Pada bayi baru lahir, ikterus dapat dinilai dengan menekan kulit bayi  sehingga memperlihatkan warna kulit dan subkutan. Penilaian ini harus dilakukan dalam ruangan yang cukup terang, paling baik menggunakan sinar matahari. Penilaian ini sangat kasar, umumnya hanya berlaku pada bayi kulit putih dan memiliki angka kesalahan yang tinggi. Ikterus pada awalnya muncul di bagian wajah, kemudian akan menjalar ke kaudal dan ekstrimitas. Jika ibu yang belum diketahui golongani darahnya atau Rh-negatif, harus dilakukan uji Coombs, golongan darah, dan jenis Rhesus (D) pada darah plasenta bayi. Jika terdapat kemungkinan tidak dilakukannya surveilans, penilaian risiko sebelum pulang dan follow up yang adekuat, maka jika golongan darah ibu O dianjurkan dilakukan pemeriksaan golongan darah bayi dan uji Coombs. Semua bayi harus dimonitor secara rutin untuk melihat adanya ikterus.

9.      Prognosis
Dengan menggunakan kriteria patologis, sepertiga bayi (semua umur kehamilan) yang penyakit hemolitiknya tidak diobati dan kadar bilirubinnya lebih dari 20 mg/dl, akan mengalami kernikterus.

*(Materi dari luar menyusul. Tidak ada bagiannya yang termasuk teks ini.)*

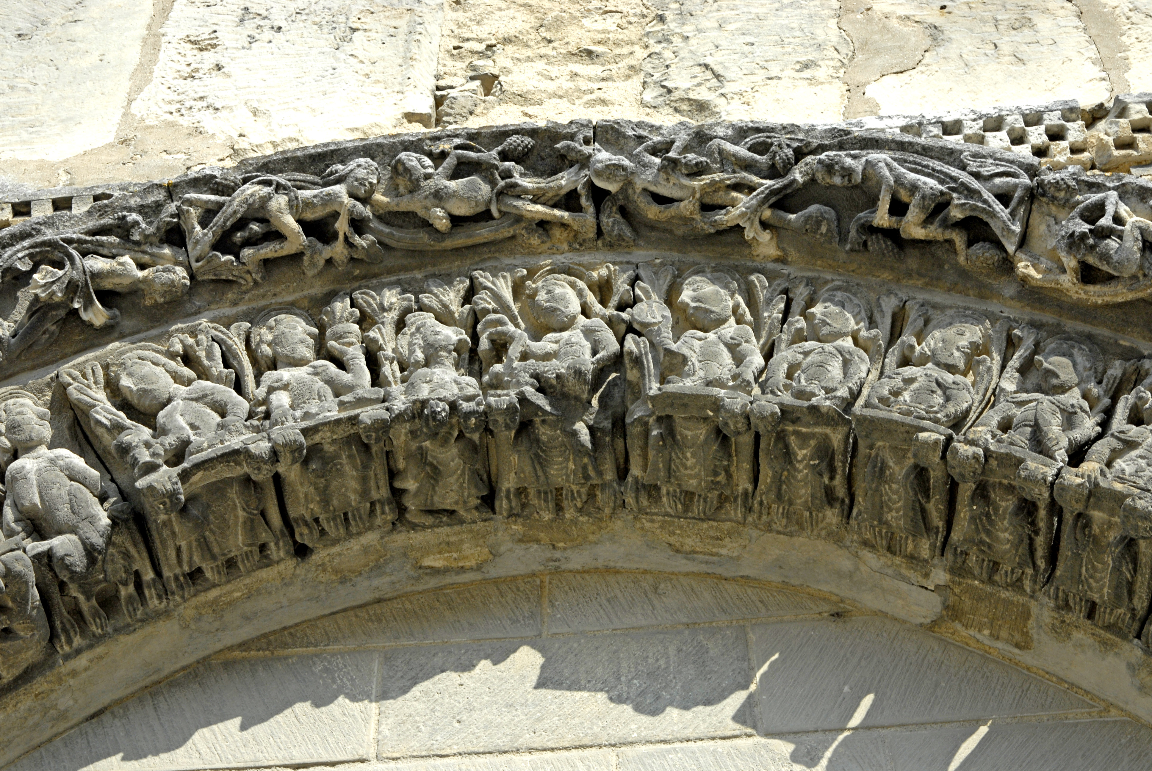 Abbaye aux Dames Saintes, Abteikirche, Archivolten rechtes Scheinportal

Tanda-tanda neurologis yang jelas mempunyai prognosis yang jelek, ada 75% atau lebih bayi-bayi yang demikian meninggal, dan 80% yang bertahan hidup menderita koreoatetosis bilateral dengan spasme otot involunter. Retardasi mental, tuli, dan kuadriplegia sapstis lazim terjadi. Bayi yang berisikio harus menjalani skrining pendengaran.